If Scapy does not correctly identify the network interface to perform sniffing on, you can manually specify it using the -i flag.
python3 sniffer.py -f training_file.txt -i eth0
Finally, if you want to run the sniffer on an already collected pcap file you can use the -p flag.
python3 sniffer.py -f training_file.txt -p capture.pcap
There are other flags in the sniffer.py as well to provide more flexibility when analyzing Pwned Password lookups. Please refer to the program help with the -h flag to find out more about them.
From a basic Proof of Concept standpoint, the attack seems feasible.
- Results of analyzing the different sized results of the plaintext results can be seen in the included pwned_passwords_plaintext.txt. These were collected using the query_pwned_passwords.py tool. They show a significant variation in size between the different hash prefix queries.
 - Trained the sniffer on over 1,074 TLS encrypted hash prefix queries.
 - The sniffer can differentiate between them from passive TLS sniffing ... when the sniffer is working.

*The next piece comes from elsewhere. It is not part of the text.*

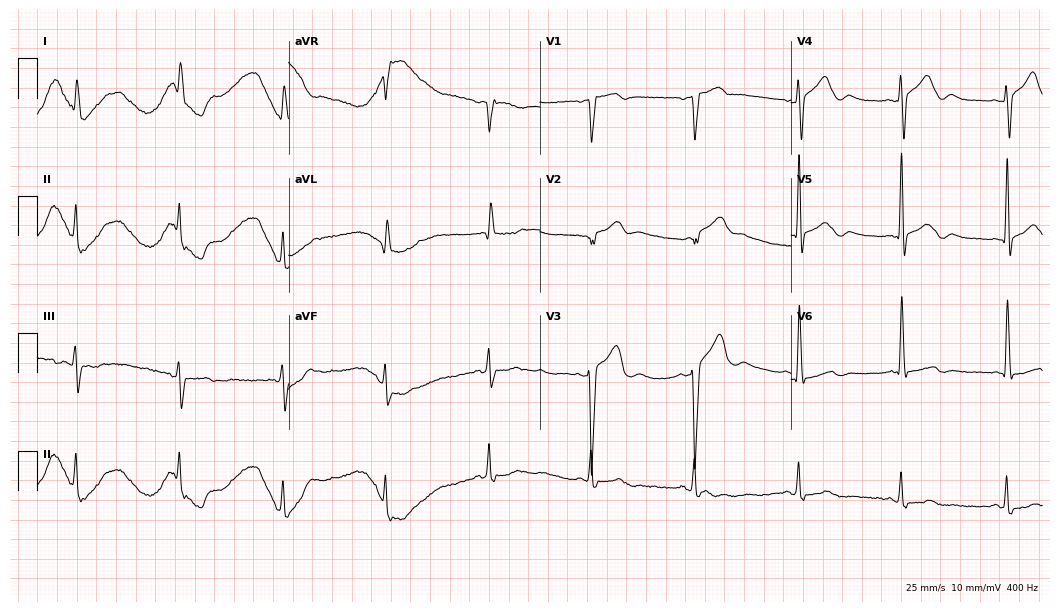
Electrocardiogram, an 82-year-old man. Of the six screened findings (first-degree AV block, right bundle branch block, left bundle branch block, sinus bradycardia, atrial fibrillation, sinus tachycardia), none is recorded. Findings outside these six are not listed.

 - The sniffer, (and for that matter the trainer), will frequently stop working and basically record the size of the TLS sessions as garbage. This is almost certainly related to limitations in how the TLS parser is currently written. It seems like when I have a "good/reliable" internet connection it works ok, but the second the connection gets weird all my parsing goes out the window.
 - There are enough positive results to date that the attack looks feasible if the attacker has someone working for them that really understands TLS parsing, or already has libraries to do traffic analysis.